Typing in an Indian language in its native script is typically more difficult, and can often take three times as long, compared to English. As a result, many people search in English even if they really would prefer to see results in a local language they understand.

Search will show relevant results in more Indian languages

Over the next month, Search will start to show relevant content in supported Indian languages where appropriate, even if the local language query is typed in English. This functionality will also better serve bilingual people who are comfortable reading both English and an Indian language. It will roll out in five Indian languages: Hindi, Bangla, Marathi, Tamil, and Telugu.

Enabling people to use apps in the language of their choice

Just like you use different tools for different tasks, we know (because we do it ourselves) people often select a specific language for a particular situation. Rather than guessing preferences, we launched the ability to easily change the language of Google Assistant and Discover to be different from the phone language. Today in India, more than 50 percent of the content viewed on Google Discover is in Indian languages. A third of Google Assistant users in India are using it in an Indian language, and since the launch of Assistant language picker, queries in Indian languages have doubled.

Maps will now able people to select up to nine Indian languages

We are now extending this ability to Google Maps, where users can quickly and easily change their Maps experience into one of nine Indian languages, by simply opening the app, going to Settings, and tapping ‘App language’. This will allow anyone to search for places, get directions and navigation, and interact with the Map in their preferred local language.

Homework help in Hindi (and English)

Meaning is also communicated with images: and this is where Google Lens can help. From street signs to restaurant menus, shop names to signboards, Google Lens lets you search what you see, get things done faster, and understand the world around you—using just your camera or a photo. In fact more people use Google Lens in India every month than in any other country worldwide. As an example of its popularity, over 3 billion words have been translated in India with Lens in 2020.

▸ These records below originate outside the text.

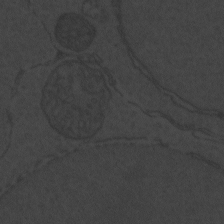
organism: Zebrafish
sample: Macrophage infected with Toxoplasma gondii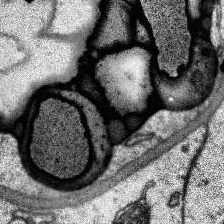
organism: Human
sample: Temporal Lobe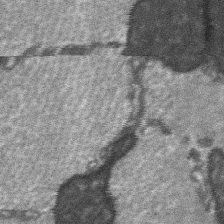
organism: C57BL Mouse
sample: Soleus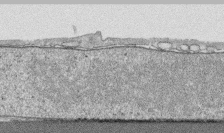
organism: Human
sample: CRL-1474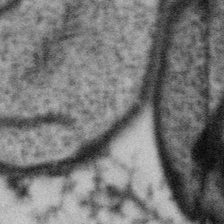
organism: Gemmata obscuriglobus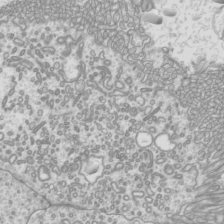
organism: Mouse
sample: Cilia; mouse epididymis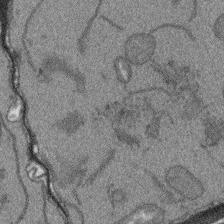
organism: Arabidopsis thaliana
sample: Root tip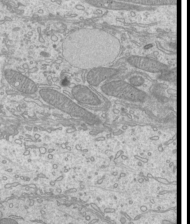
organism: Mouse
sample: Cilia; mouse epididymis

Lens is particularly helpful for students wanting to learn about the world. If you’re a parent, you’ll be familiar with your kids asking you questions about homework. About stuff you never thought you’d need to remember, like... quadratic equations.

Google Lens can now help you solve math problems by simply pointing your camera 

Now, right from the Search bar in the Google app, you can use Lens to snap a photo of a math problem and learn how to solve it on your own, in Hindi (or English). To do this, Lens first turns an image of a homework question into a query. Based on the query, we will show step-by-step guides and videos to help explain the problem.

Helping computer systems understand Indian languages at scale

At Google Research India, we have spent a lot of time helping computer systems understand human language. As you can imagine, this is quite an exciting challenge.The new approach we developed in India is called Multilingual Representations for Indian Languages (or ‘MuRIL’). Among many other benefits of this powerful multilingual model that scales across languages, MuRIL also provides support for transliterated text such as when writing Hindi using Roman script, which was something missing from previous models of its kind. 

One of the many tasks MuRIL is good at, is determining the sentiment of the sentence. For example, “Achha hua account bandh nahi hua” would previously be interpreted as having a negative meaning, but MuRIL correctly identifies this as a positive statement. Or take the ability to classify a person versus a place: ‘Shirdi ke sai baba’ would previously be interpreted as a place, which is wrong, but MuRIL correctly interprets it as a person.

MuRIL currently supports 16 Indian languages as well as English -- the highest coverage for Indian languages among any other publicly available model of its kind.

MuRIL is free & Open Source,

available on TensorFlow Hub

https://tfhub.dev/google/MuRIL/1



We are thrilled to announce that we have made MuRIL open source, and it is currently available to download from the TensorFlow Hub, for free. We hope MuRIL will be the next big evolution for Indian language understanding, forming a better foundation for researchers, students, startups, and anyone else interested in building Indian language technologies, and we can’t wait to see the many ways the ecosystem puts it to use.

We’re sharing this to provide a flavor of the depth of work underway -- and which is required -- to really make a universally potent and accessible Internet a reality. This said, the Internet in India is the sum of the work of millions of developers, content creators, news media and online businesses, and it is only when this effort is undertaken at scale by the entire ecosystem, that we will help fulfil the truly meaningful promise of the billionth Indian coming online.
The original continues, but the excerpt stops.